Stop at the line that contains "20 | 10 | 8 |". Until then, set down each line of the records exactly, beginning with the first, and skip pictures.

DATA FOR THE TASK below:

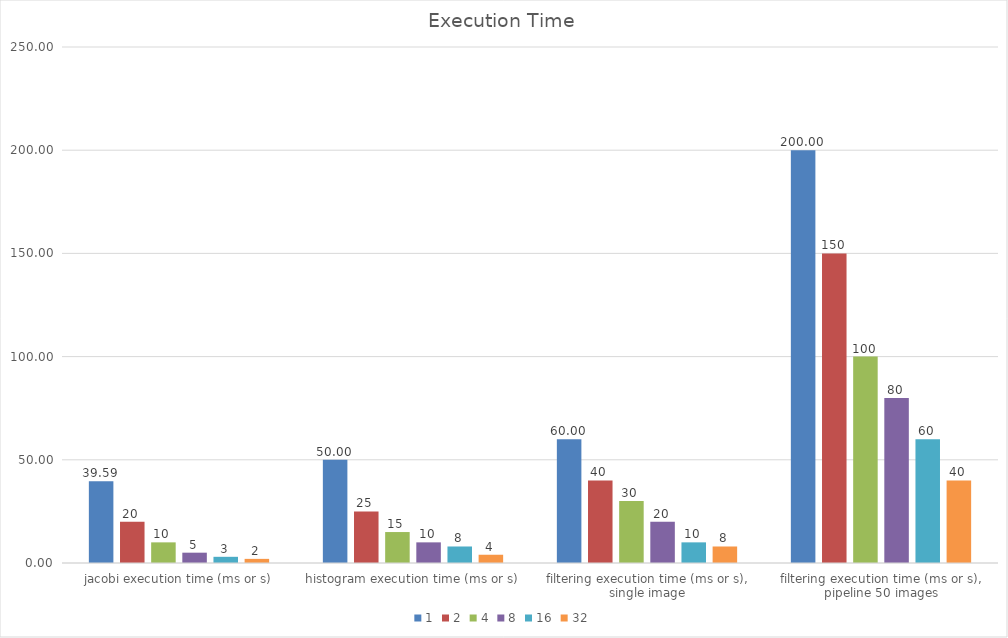
| Category | 1 | 2 | 4 | 8 | 16 | 32 |
|---|---|---|---|---|---|---|
| jacobi execution time (ms or s) | 39.59 | 20 | 10 | 5 | 3 | 2 |
| histogram execution time (ms or s) | 50 | 25 | 15 | 10 | 8 | 4 |
| filtering execution time (ms or s), single image | 60 | 40 | 30 | 20 | 10 | 8 |
| filtering execution time (ms or s), pipeline 50 images | 200 | 150 | 100 | 80 | 60 | 40 |

End of DATA FOR THE TASK.

__SOLUTION__
| Category | 1 | 2 | 4 | 8 | 16 | 32 |
|---|---|---|---|---|---|---|
| jacobi execution time (ms or s) | 39.59 | 20 | 10 | 5 | 3 | 2 |
| histogram execution time (ms or s) | 50 | 25 | 15 | 10 | 8 | 4 |
| filtering execution time (ms or s), single image | 60 | 40 | 30 | 20 | 10 | 8 |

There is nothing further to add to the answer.